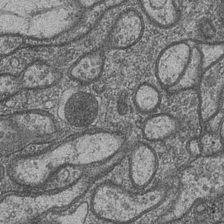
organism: Drosophila
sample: Optic medulla
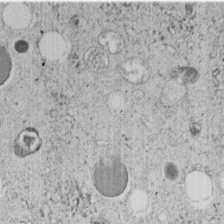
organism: C. elegans
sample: C. elegans embryo early stage
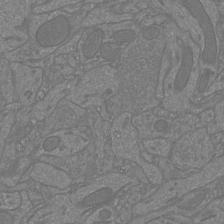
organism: Mouse
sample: Cortical neurons
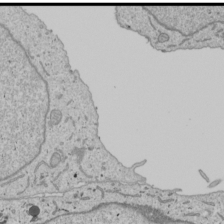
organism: Human
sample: Mitochondria in U2OS cells
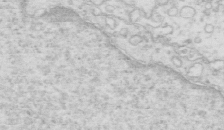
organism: Mouse
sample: Multiciliated cells
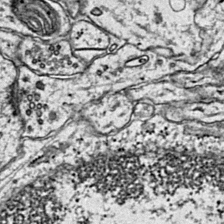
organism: Mouse
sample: Primary visual cortex
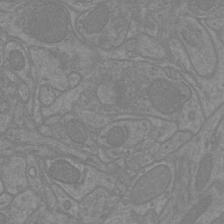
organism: Mouse
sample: Cortical neurons
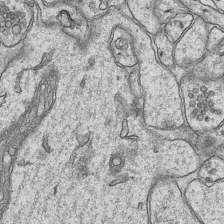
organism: Mouse
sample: CA1 Hippocampus
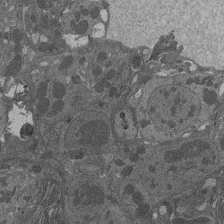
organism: Drosophila
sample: Antenna
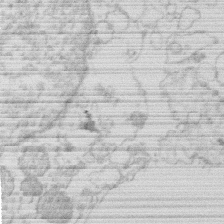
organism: Human
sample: Macrophage cells
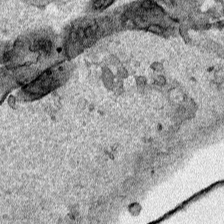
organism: Human
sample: Mitochondria in HCT116 cells
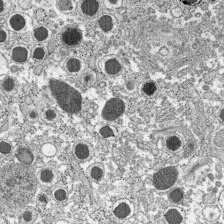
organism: C57BL Mouse
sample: Pancreatic islet

§ **Exercise brief**
Gather up the lines containing the word "sample" from these records and copy them.

§ **Answer space**
sample: Optic medulla
sample: C. elegans embryo early stage
sample: Cortical neurons
sample: Mitochondria in U2OS cells
sample: Multiciliated cells
sample: Primary visual cortex
sample: Cortical neurons
sample: CA1 Hippocampus
sample: Antenna
sample: Macrophage cells
sample: Mitochondria in HCT116 cells
sample: Pancreatic islet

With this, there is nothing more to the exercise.